Convivialités de guerre et de captivité
Le témoin nous avertit presque d’emblée (26 octobre 1914) : « Je n’ai plus guère de goût pour écrire mes notes de route ; il faut dire que les jours ou plutôt les semaines se suivent et se ressemblent et la seule chose que je pourrais enregistrer ce sont mes impressions, or il me semble que ce ne serait que du réchauffé de les noter sur ce carnet qui est destiné à ma chère petite femme alors que je les lui communique dans ma correspondance quotidienne. » En effet, le texte est peu développé. Il évoque cependant l’odeur pestilentielle du champ de bataille après la Marne et la pagaille qui règne au cours des premières semaines ; en mars 1915, les « victoires » en Champagne et aux Dardanelles, et le fait que l’Allemagne n’a plus de provisions que pour trois mois, tout cela laisse penser que la guerre sera vite terminée. Il a une forte tonalité patriotique et catholique. Jacques Bith évoque toutes ses « consolations religieuses » : messe, prière, confession, communion, action de grâce, adoration, neuvaine, sermon, retraite, chemin de Croix ; les fêtes de Noël 1914 et Pâques 1915 sont particulièrement marquées.

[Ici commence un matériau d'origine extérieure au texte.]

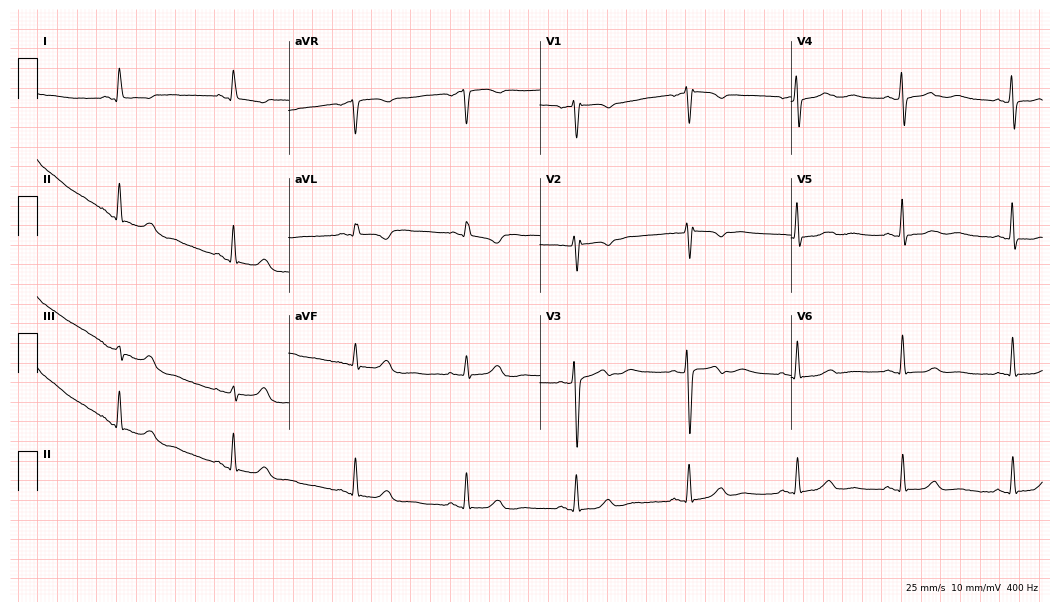
Electrocardiogram (10.2-second recording at 400 Hz), a 53-year-old female patient. Of the six screened findings (first-degree AV block, right bundle branch block (RBBB), left bundle branch block (LBBB), sinus bradycardia, atrial fibrillation (AF), sinus tachycardia), none is recorded. Only these six findings were labelled.

Dans les tranchées, les conditions de vie sont dures, mais les officiers s’organisent : « la popote est de tout premier ordre » ; tournois de bridge et agréables rencontres se succèdent. Le docteur Voivenel est un excellent convive, mais les officiers cléricaux bien-pensants ne peuvent tolérer leurs collègues amateurs d’histoires cochonnes (« ignobles conversations », « immondices ») ; quant au colonel, c’est un égoïste « qui prend pour lui et sa suite les meilleures cabanes de la place ». Retrouvant, involontairement, les termes de la chanson de Lorette (puis de Craonne), notre officier remarque : « Pour les hommes par exemple la vie n’est pas rose. »

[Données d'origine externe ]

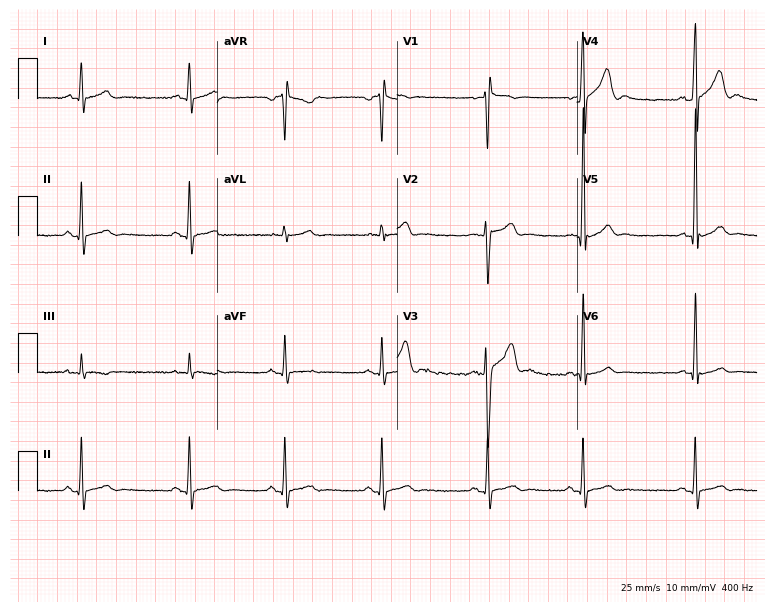
12-lead ECG from a male patient, 17 years old. Screened for six findings — first-degree AV block, right bundle branch block, left bundle branch block, sinus bradycardia, atrial fibrillation, sinus tachycardia — none is recorded.

La différence de situation entre soldats et officiers se retrouve en captivité. Les officiers ne travaillent pas ; ils ont des ordonnances ; ils organisent des spectacles ; Bith donne des leçons de russe et apprend l’allemand ; il joue au tennis sur de véritables courts. Les fêtes, comme le 14 Juillet sont célébrées par des officiers français « en grande tenue ». On peut penser que, lorsqu’ils ont été capturés, ils n’avaient pas sur eux cette tenue : comment l’ont-ils reçue ? dans des colis venant de France ? Même s’il y a des heurts avec les autorités allemandes et des « représailles », même si des surnoms péjoratifs sont attribués aux Allemands (« Trouduc » par exemple), ce n’est quand même pas un régime de terreur, et, en captivité comme sur le front, certains officiers supérieurs français sont également critiqués.
RC
*Odessa, Verdun, Magdebourg… De l’avant-guerre à la captivité, souvenirs de Jacques Bith, officier au 211e RI (1902-1918), édition établie et commentée par [le chef de bataillon] Cyrille Becker [arrière-petit-fils de l’auteur] et Éric Labayle, Parçay-sur-Vienne, Anovi, 2007, 254 p., illustrations.